After a while everything quieted down and I came out of the janitor’s house. I jumped over the bodies of the killed people. Then someone shouted for me to hide because the Germans were coming. I fell on my face, the Germans were returning down the street. The courtyard could be seen from the street, as the latter was separated from the former by wooden boards. When I stood up, six other people stood up too: Niunia Kołacz, Irena Szustkiewicz, Janina Mamontowicz and her five-year old son Tadeusz, Janina Mamontowicz’s sister, whose name I cannot remember, [illegible name], and a woman whom I don’t know and who was not from that house.

The unknown woman was injured, as was Irena Szustkiewicz – the latter in her cheek. Lying amidst the dead was an injured man. He could not get up. We hid in a small annex, deep in the courtyard, next to the pasta factory. I jumped through a little bathroom window from the second floor apartment into the grounds of the pasta factory. Janina Mamontowicz jumped behind me. The rest stayed in the building. I then heard machine gunfire on the other side of the factory building, and people’s screams in the basement. From what I could hear I concluded that an execution was taking place in the basement. The machine gun was set up in front of the basement windows and the Germans fired through the windows at the people who were screaming while being shot at. After the shots everything quieted down. I hid in the garden near the house on Płocka Street 31.

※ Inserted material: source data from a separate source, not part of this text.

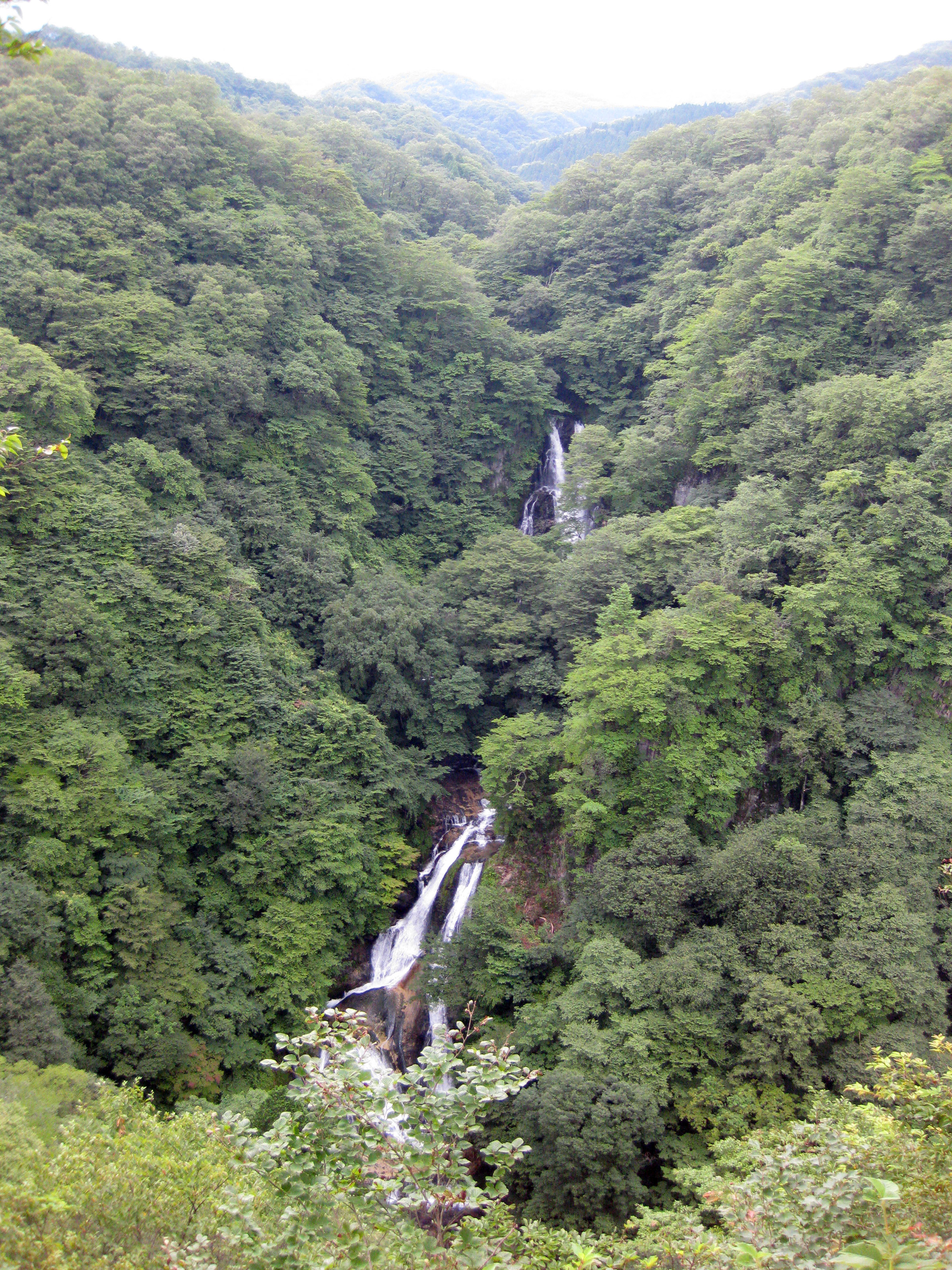 Kirifuri Falls (霧降の滝), Nikkō, Japan.
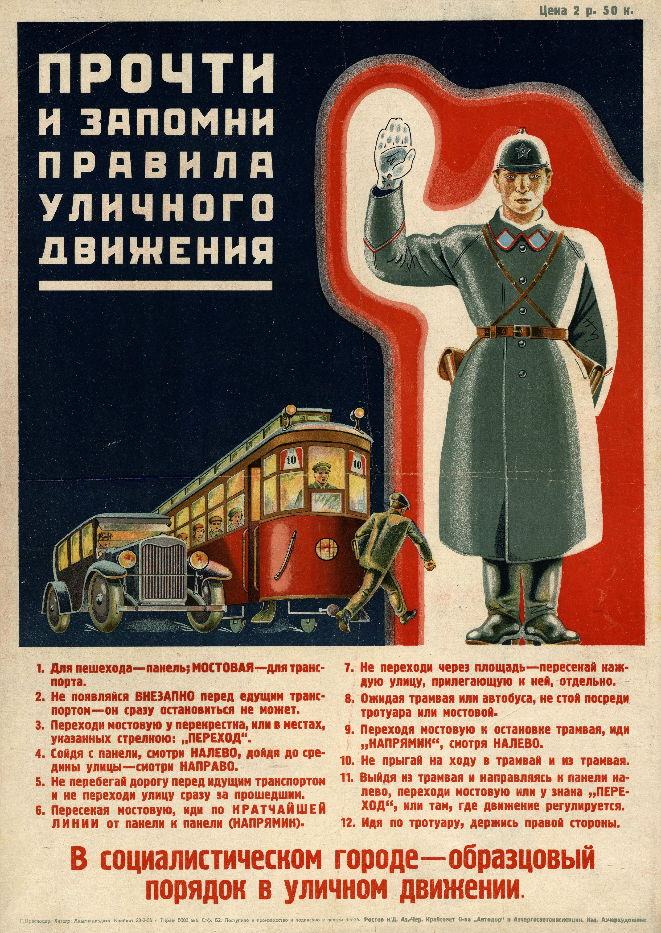 Прочти и запомни правила уличного движения : В социалистическом городе — образцовый порядок в уличном движении : [плакат] / Азчерхудожники. — Ростов-на-Дону : Азово-Черноморский крайсовет общества «Автодор» ; Ахчергосавтоинспекция, 1935 (Краснодар : Литография Адыгнацииздата). — Цветная литография, 1 лист, 71 × 50 см. — 5000 экз.
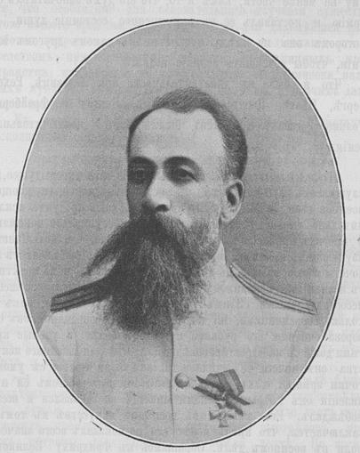 Description=Russian Admiral Nikolai Karlovich Reitsenstein
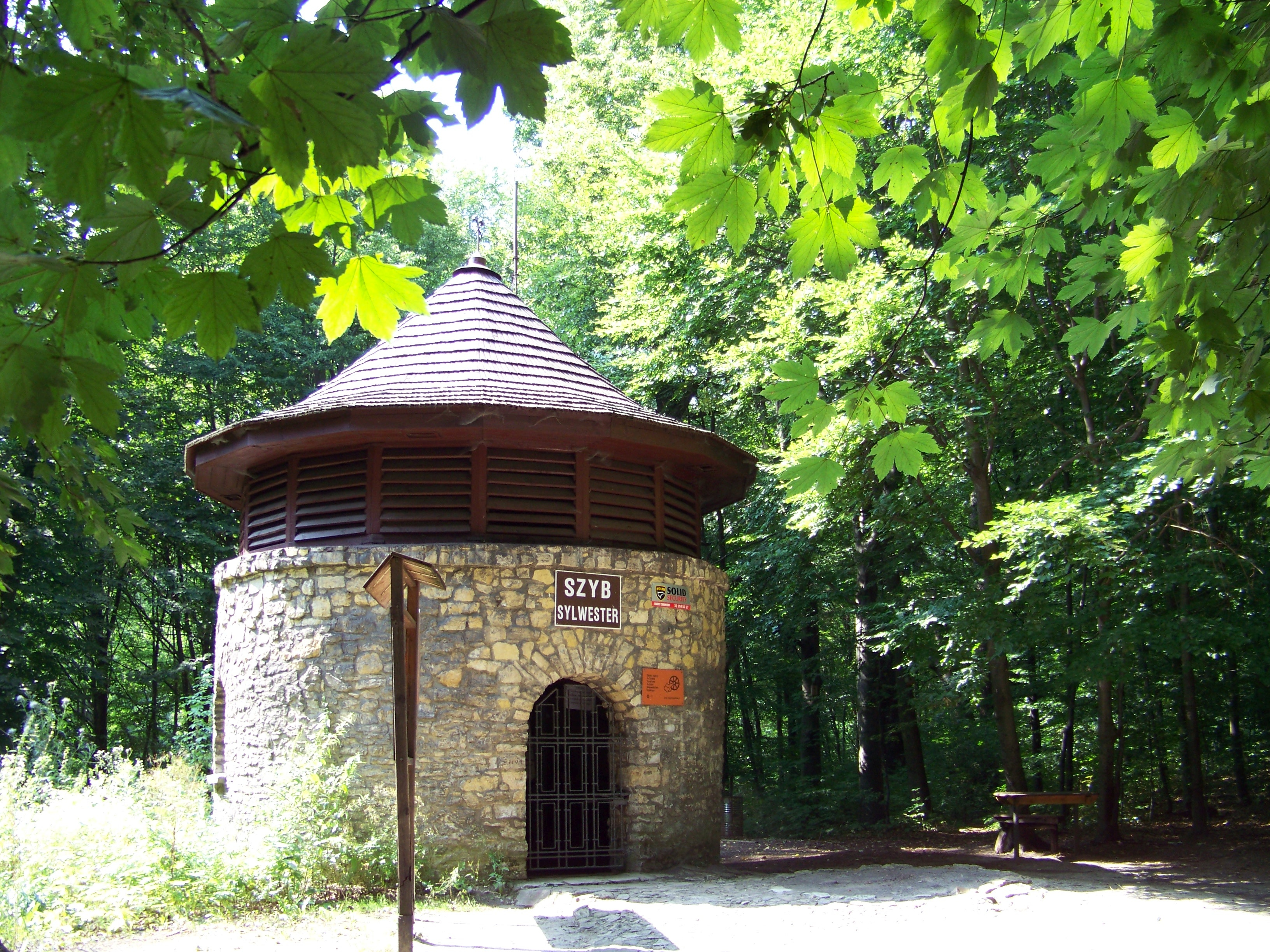 Szyb Sylwester
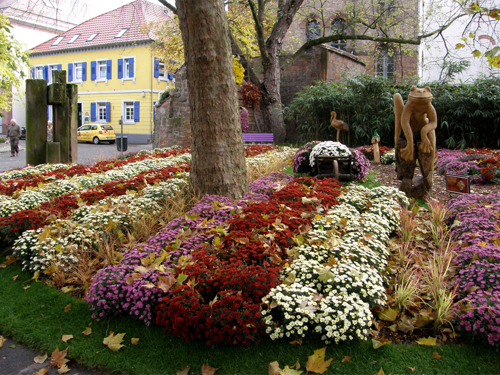 Parterre fleuri
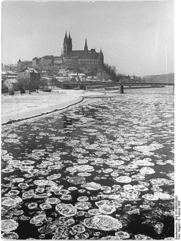 Meißen, Elbe, Winter Zentralbild Siegert 4.2.1956 Elbe hat Eisgang Einige Tage strenger Frost haben für Eisgang auf der Elbe genügt. Doch genausoschnell, wie der Frost kam, verschwand er wieder und so wird es wohl nicht zum Zufrieren reichen, sondern vorläufig bei den Eisschollen bleiben. UBz: Blick auf die Elbe bei Meissen. Information added by Wikimedia users.
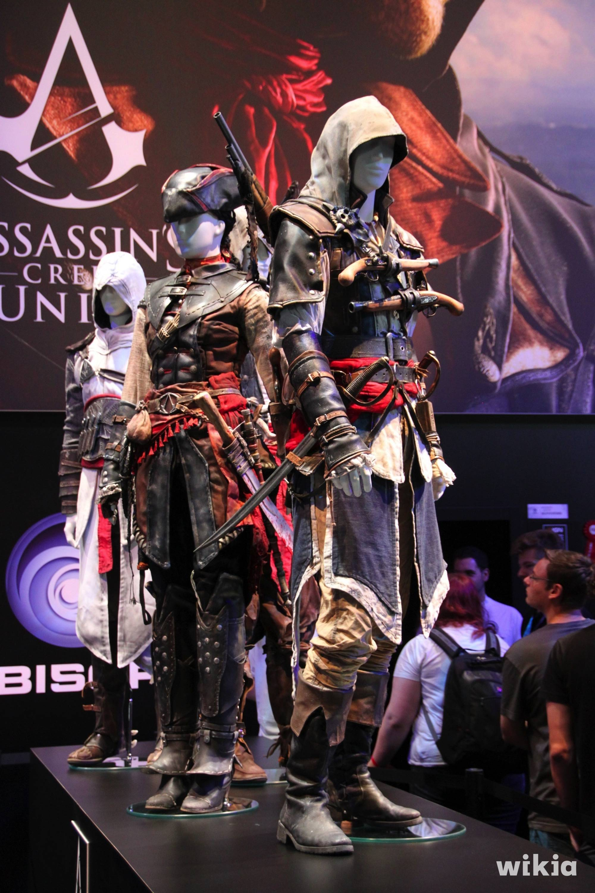 Impressionen: Erster Tag, Mittwoch. Mehr auf
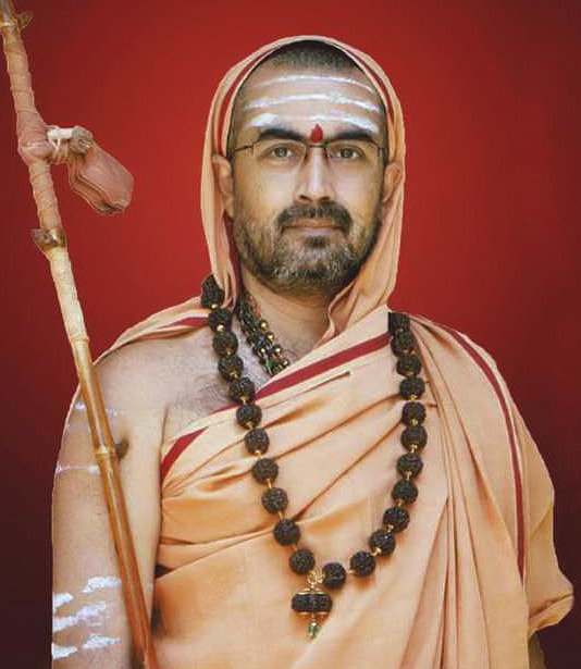 ಕನ್ನಡ: ಶ್ರೀಮತ್ ಸದ್ಯೋಜಾತ ಶಂಕರಾಶ್ರಮ ಸ್ವಾಮೀಜಿ
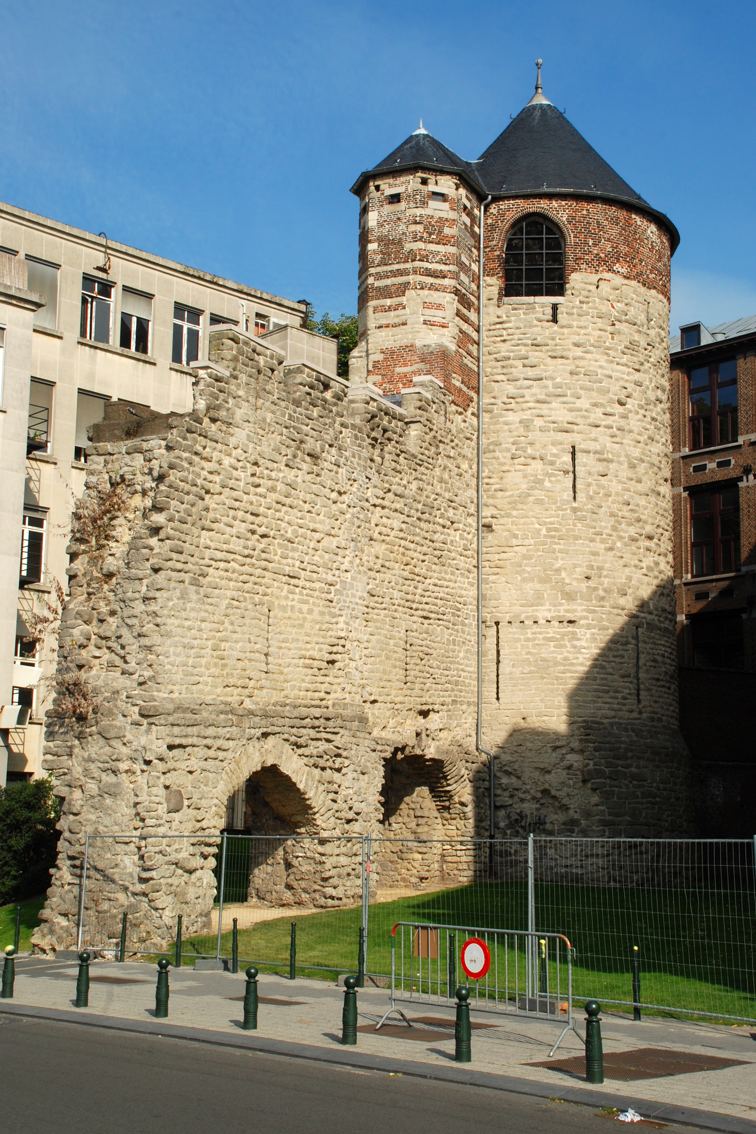 Belgique - Bruxelles - Tour Anneessens

I know that Janina Mamontowicz lives with her brother Kazimierz on Wolska Street 59 in Warsaw. I cannot indicate any other addresses and I don’t know what happened to the rest of those who survived. More than 50 people were murdered that day, the residents of the house at number 23, including women and children. In the evening of the same day I saw the dead bodies of about five people in the courtyard of the house at Płocka Street 25. The rest of the residents were taken somewhere by the Germans. It was told later that some of them were shot near the overpass on Górczewska Street and some were taken to St. Stanislaus Church. That day the Germans killed six people – the residents of the house at Plocka Street 31 – whom they encountered in the courtyard, in the basement, and at the entrance to the garden. I cannot give the names of those whom the Germans killed. There were skulls and lightening bolts on the Germans’ caps. On the second and third day, dead bodies were burned on the execution site by German laborers. I saw this myself from my hiding place in the garden.

On 1 November 1944 I found, on the execution site, a piece of my wife’s coat, which she was wearing when she was shot, and keys from our apartment.

I have nothing more to testify.

The report was read out.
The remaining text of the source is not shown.